La pregunta, entonces, no es si los colombianos en el exterior deben votar. Deben hacerlo, si así lo deciden. La pregunta es desde dónde votan: desde el miedo, desde la rabia, desde la memoria, desde la información, desde la experiencia migrante o desde una idealización del país que dejaron atrás.

Votar desde afuera no debería convertirse en una forma de exigir para Colombia aquello que no aceptaríamos como vida cotidiana en el lugar donde hoy vivimos. Si valoramos escuelas públicas dignas, servicios sociales, protección comunitaria, diversidad cultural, respeto por los derechos, información pública y cierta estabilidad institucional, también deberíamos preguntarnos por qué esos mismos principios se vuelven negociables cuando hablamos del país de origen.
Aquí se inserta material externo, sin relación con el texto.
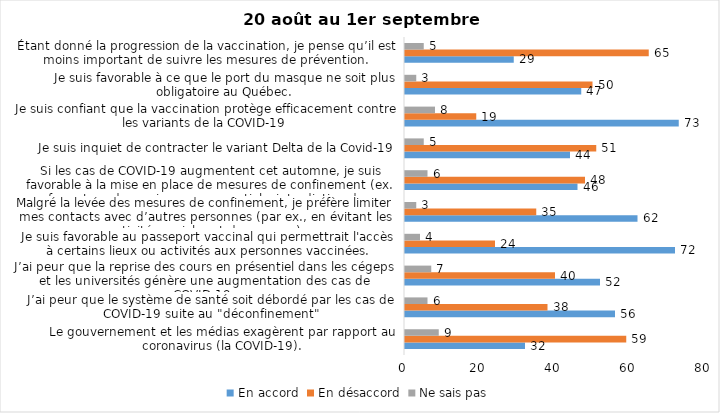
| Category | En accord | En désaccord | Ne sais pas |
|---|---|---|---|
| Le gouvernement et les médias exagèrent par rapport au coronavirus (la COVID-19). | 32 | 59 | 9 |
| J’ai peur que le système de santé soit débordé par les cas de COVID-19 suite au "déconfinement" | 56 | 38 | 6 |
| J’ai peur que la reprise des cours en présentiel dans les cégeps et les universités génère une augmentation des cas de COVID-19. | 52 | 40 | 7 |
| Je suis favorable au passeport vaccinal qui permettrait l'accès à certains lieux ou activités aux personnes vaccinées. | 72 | 24 | 4 |
| Malgré la levée des mesures de confinement, je préfère limiter mes contacts avec d’autres personnes (par ex., en évitant les activités sociales et de groupes) | 62 | 35 | 3 |
| Si les cas de COVID-19 augmentent cet automne, je suis favorable à la mise en place de mesures de confinement (ex. fermeture de services non essentiels, interdiction des rassemblements privés) | 46 | 48 | 6 |
| Je suis inquiet de contracter le variant Delta de la Covid-19 | 44 | 51 | 5 |
| Je suis confiant que la vaccination protège efficacement contre les variants de la COVID-19 | 73 | 19 | 8 |
| Je suis favorable à ce que le port du masque ne soit plus obligatoire au Québec. | 47 | 50 | 3 |
| Étant donné la progression de la vaccination, je pense qu’il est moins important de suivre les mesures de prévention. | 29 | 65 | 5 |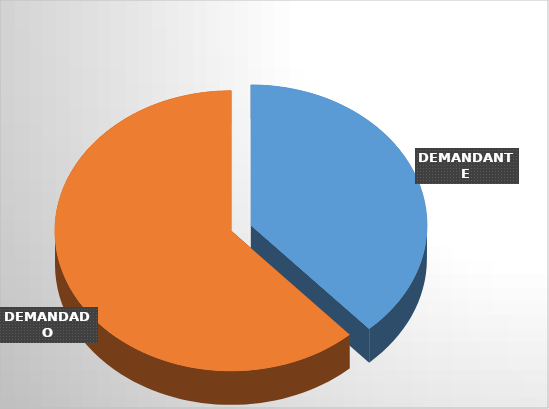
| Category | Series 0 | Series 1 |
|---|---|---|
| DEMANDANTE | 31 | 3037521327 |
| DEMANDADO | 50 | 2606519204240 |

La segunda vuelta del 21 de junio será decisiva. Pero más allá del resultado, esta elección dejó una tarea para la diáspora colombiana: revisar sus propias contradicciones. No para imponer una única forma de pensar, sino para recuperar una conversación política menos marcada por el odio y más cercana a la responsabilidad.

Tal vez una de las tareas más urgentes de la diáspora sea dejar de votar desde la aspiración y empezar a votar desde la memoria. Recordar de dónde venimos, qué violencias nos expulsaron, qué derechos nos han cuidado afuera y qué país queremos para quienes no pueden irse.

El problema no es migrar y cambiar de vida. El problema es olvidar demasiado rápido de qué lado de la desigualdad seguimos estando.

Porque votar desde Massachusetts, desde Nueva York, desde Madrid o desde cualquier lugar del mundo también es intervenir en la vida de quienes siguen caminando las calles de Colombia. La distancia no debería quitarnos sensibilidad. Debería obligarnos a mirar mejor.

Si la migración nos ha enseñado algo, no debería ser solo para sobrevivir lejos. También debería enseñarnos a reconocer qué estructuras cuidan, qué discursos destruyen y qué tipo de país estamos ayudando a construir con nuestro voto.